● Task to complete
Your answer must be an exact copy of the records below, with no pictures in it.

● Data for this exercise
------
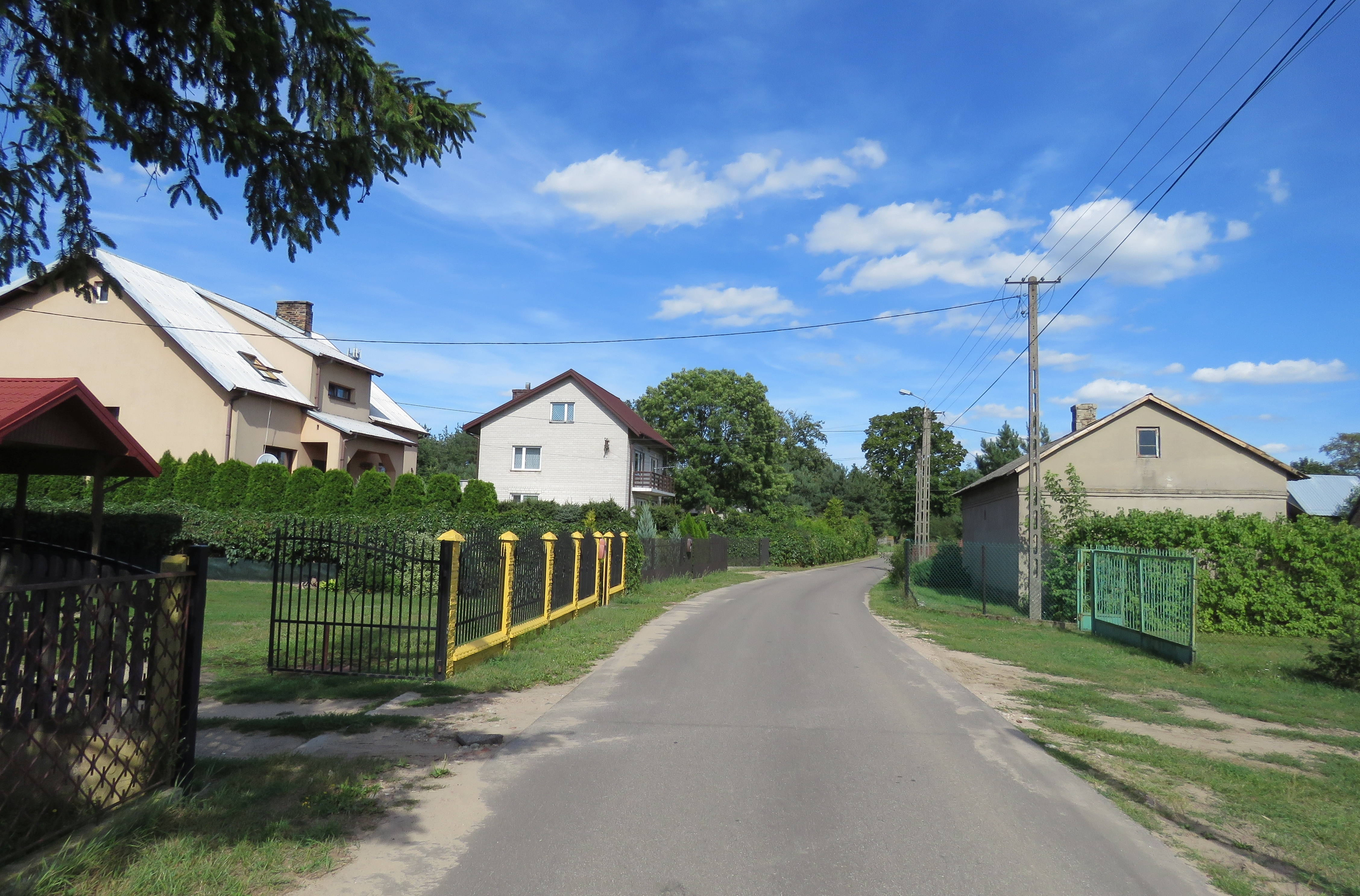 MICHAŁÓW
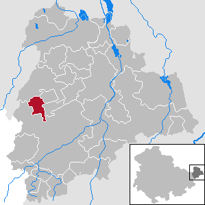 Dobitschen in Thuringia - District Altenburger Land
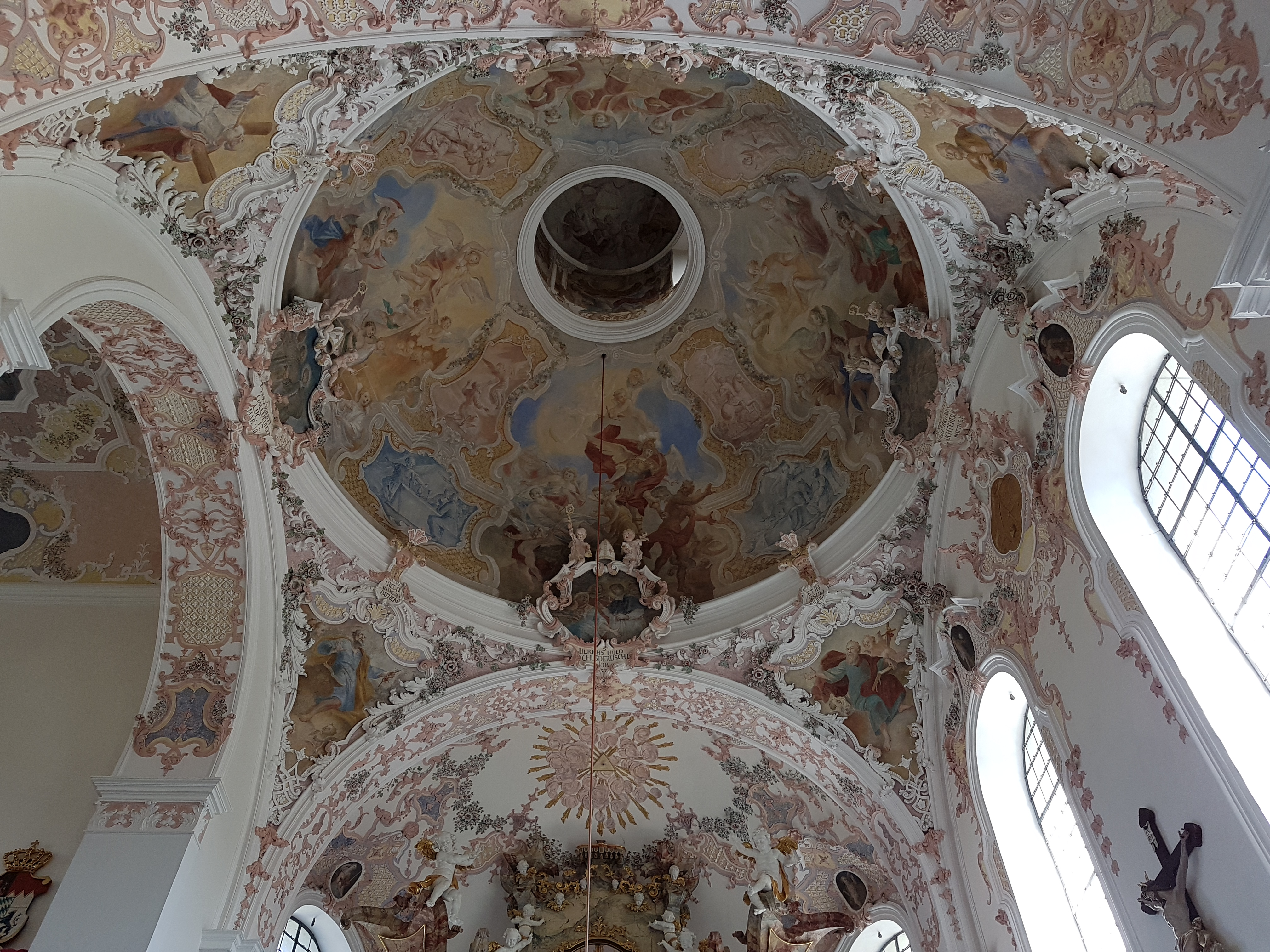 Sankt Michael (Bertoldshofen)
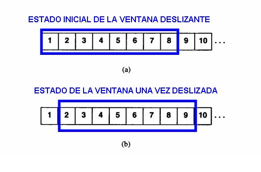 grafico sobre el funcionamiento de la ventana deslizante
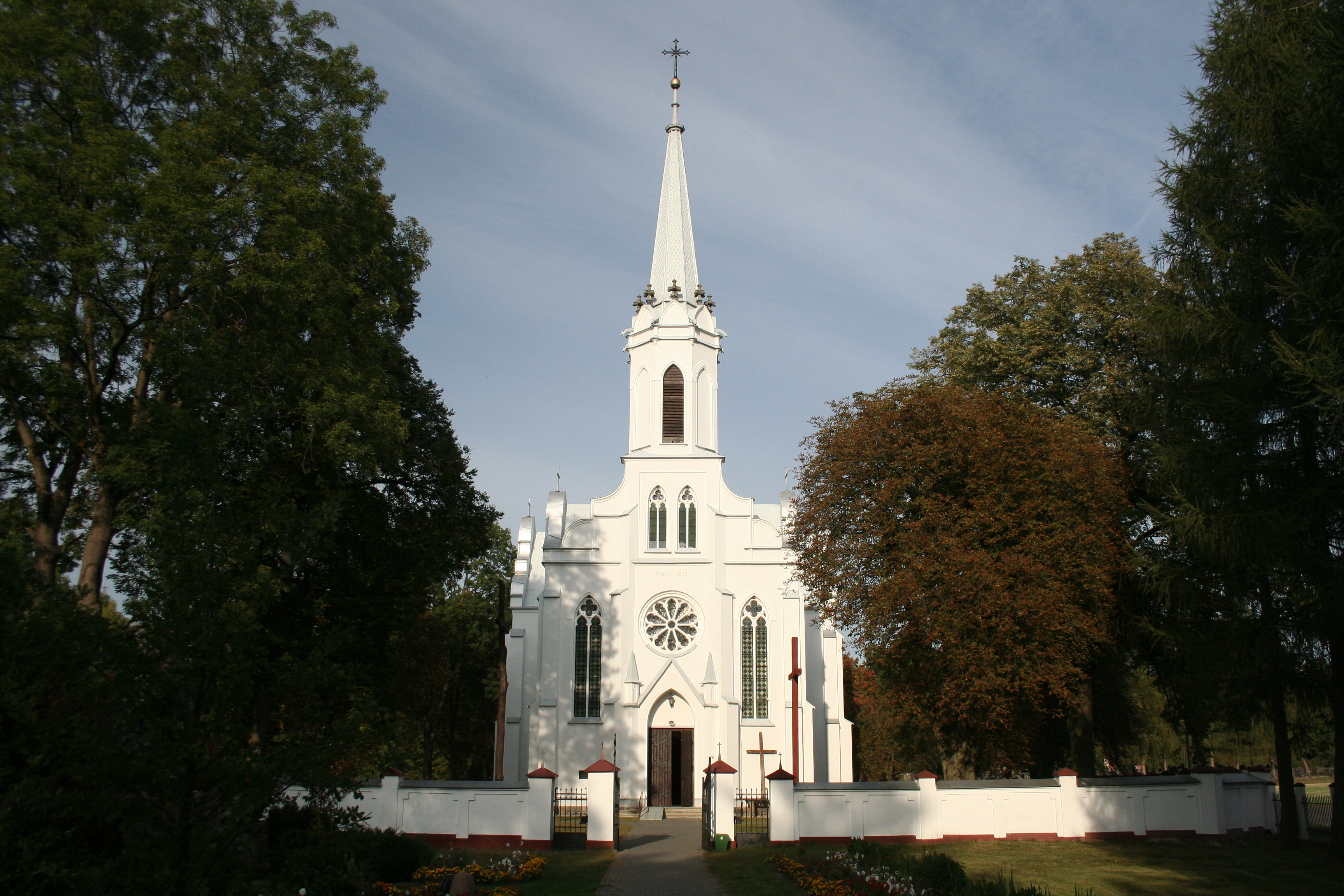 Jabłoń - zespół kościoła parafialnego p.w. św. Tomasza z Villanowy: kościół parafialny p.w. św. Tomasza z Villanowy, plebania, stary cmentarz (zabytek nr rejestr A/688 z 31.12.1974)
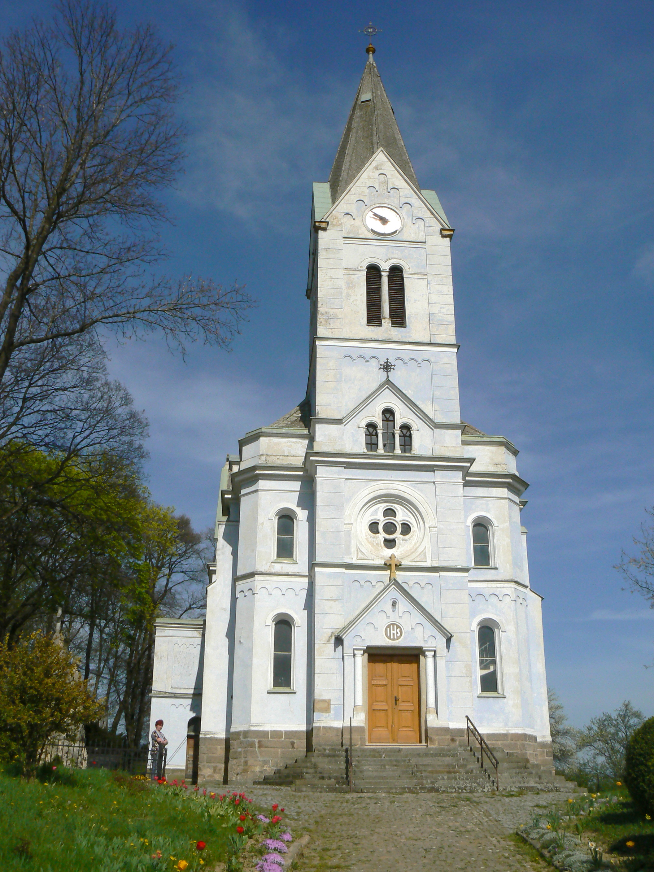 Kostel sv. Prokopa ve Stříbrnicích, okres Uherské Hradiště
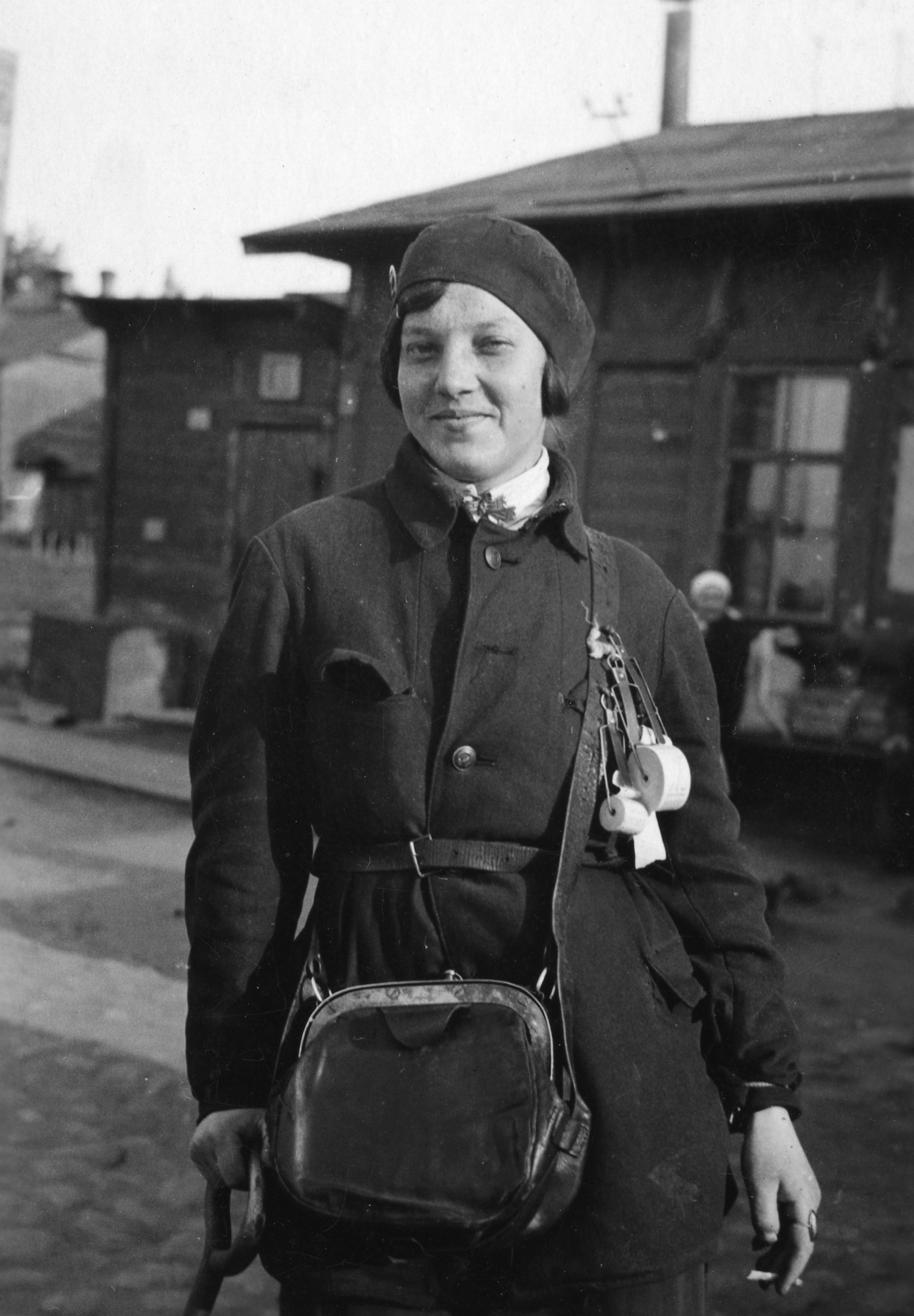 Format: Fotopositiv Dato / Date: 1935 Fotograf / Photographer: Eirik Sundvor (1902 - 1992) Sted / Place: Sovjetunionen, Moskva? Eier / Owner Institution: Trondheim byarkiv, The Municipal Archives of Trondheim Arkivreferanse / Archive reference: Tor.H46.B08.F22673 Merknad: Fra en reise til Sovjetunionen foretatt av Eirik Sundvor 1935. Eirik Sundvor (1902 - 1992) var journalist i Avisa Nidaros 1924 - 1940 og 1945 - ca. 1957. Sundvor flyktet til England med sin kone under krigen. Der var han redaksjonssekretær i Norsk Tidend i London. Sundvor hadde god kjennskap til russisk, og ble derfor sendt som major med oberst Arne Dahls ekspedisjon til Finnmark i 1944 / 1945. Sundvor stod for utgivelsen av den første frie norske avis i Finnmark i 1945. Etter at Avisa Nidaros gikk inn som dagsavis flyttet han tilbake til Bergen, hvor han opprinnelig kom fra. Her virket han som korrespondent for Dagbladet i Vest-Norge.
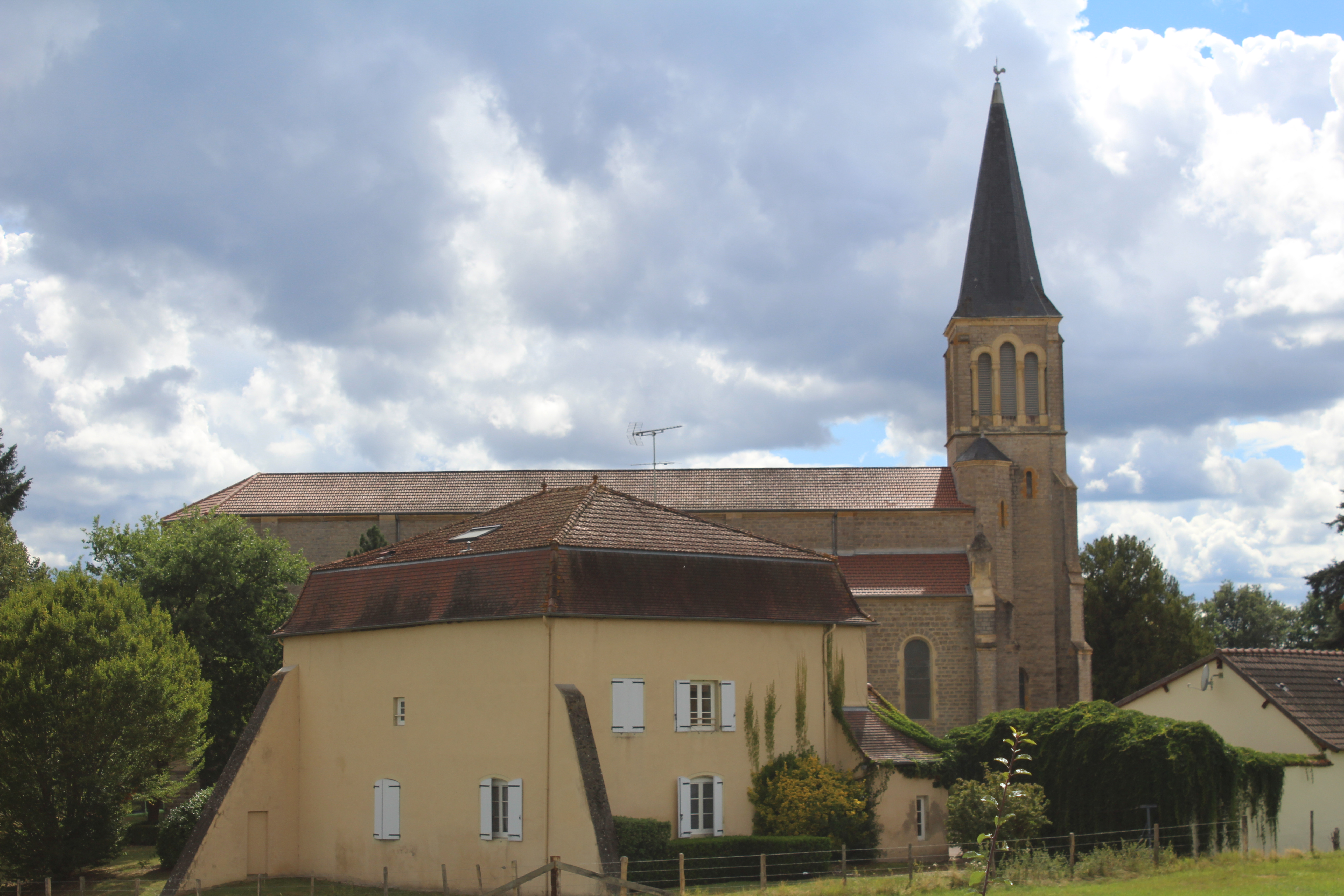 Église Saint-Martin de Chenay-le-Châtel.
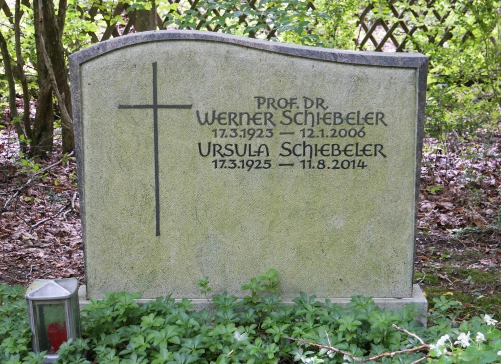 Grab des Physikers und Parapsychologen Werner Schiebeler, 1923-2006, auf dem Waldfriedhof in München-Solln
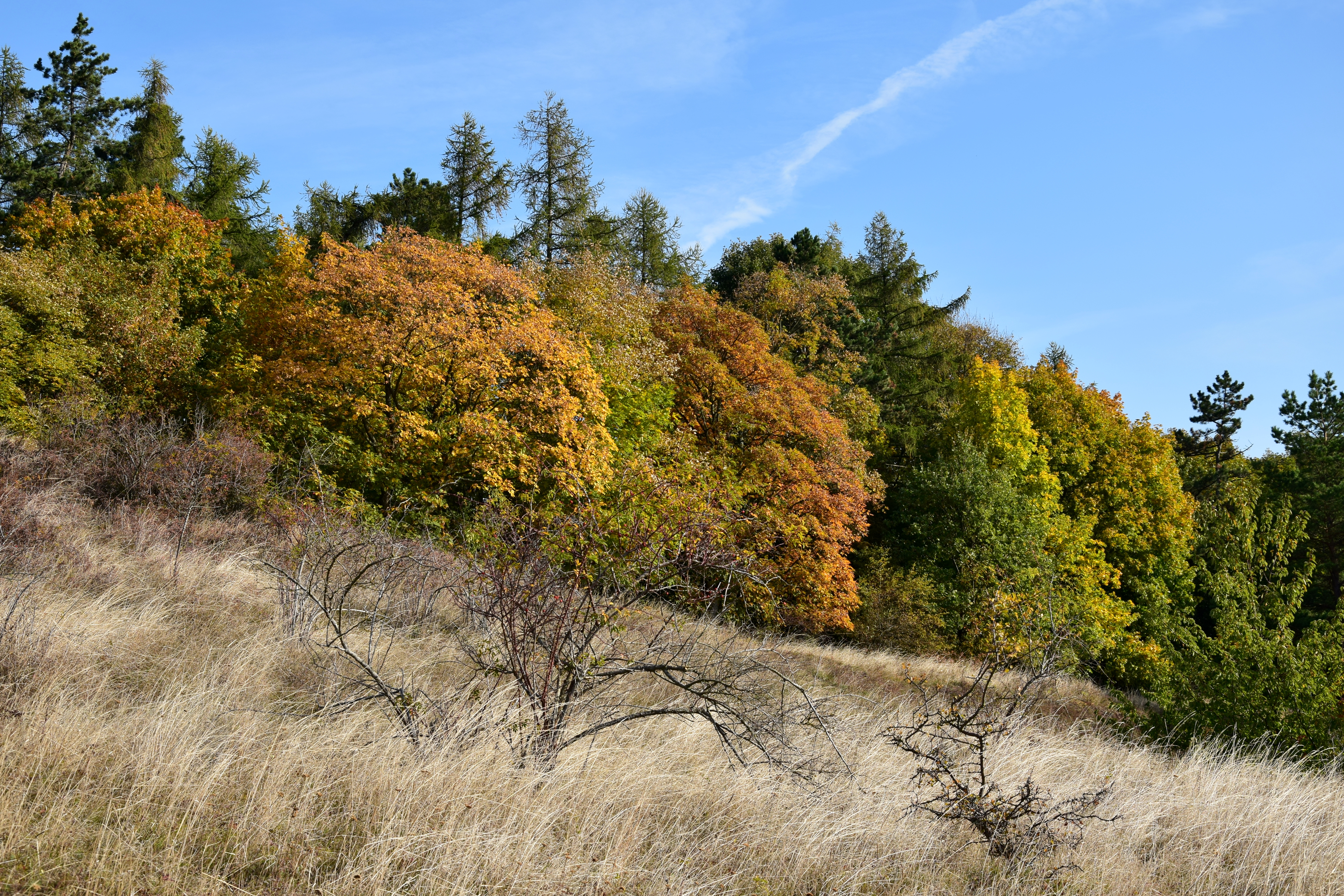 Jezerský vrch – úbočí nad bývalým lomem
------
● Answer section
 MICHAŁÓW
 Dobitschen in Thuringia - District Altenburger Land
 Sankt Michael (Bertoldshofen)
 grafico sobre el funcionamiento de la ventana deslizante
 Jabłoń - zespół kościoła parafialnego p.w. św. Tomasza z Villanowy: kościół parafialny p.w. św. Tomasza z Villanowy, plebania, stary cmentarz (zabytek nr rejestr A/688 z 31.12.1974)
 Kostel sv. Prokopa ve Stříbrnicích, okres Uherské Hradiště
 Format: Fotopositiv Dato / Date: 1935 Fotograf / Photographer: Eirik Sundvor (1902 - 1992) Sted / Place: Sovjetunionen, Moskva? Eier / Owner Institution: Trondheim byarkiv, The Municipal Archives of Trondheim Arkivreferanse / Archive reference: Tor.H46.B08.F22673 Merknad: Fra en reise til Sovjetunionen foretatt av Eirik Sundvor 1935. Eirik Sundvor (1902 - 1992) var journalist i Avisa Nidaros 1924 - 1940 og 1945 - ca. 1957. Sundvor flyktet til England med sin kone under krigen. Der var han redaksjonssekretær i Norsk Tidend i London. Sundvor hadde god kjennskap til russisk, og ble derfor sendt som major med oberst Arne Dahls ekspedisjon til Finnmark i 1944 / 1945. Sundvor stod for utgivelsen av den første frie norske avis i Finnmark i 1945. Etter at Avisa Nidaros gikk inn som dagsavis flyttet han tilbake til Bergen, hvor han opprinnelig kom fra. Her virket han som korrespondent for Dagbladet i Vest-Norge.
 Église Saint-Martin de Chenay-le-Châtel.
 Grab des Physikers und Parapsychologen Werner Schiebeler, 1923-2006, auf dem Waldfriedhof in München-Solln
 Jezerský vrch – úbočí nad bývalým lomem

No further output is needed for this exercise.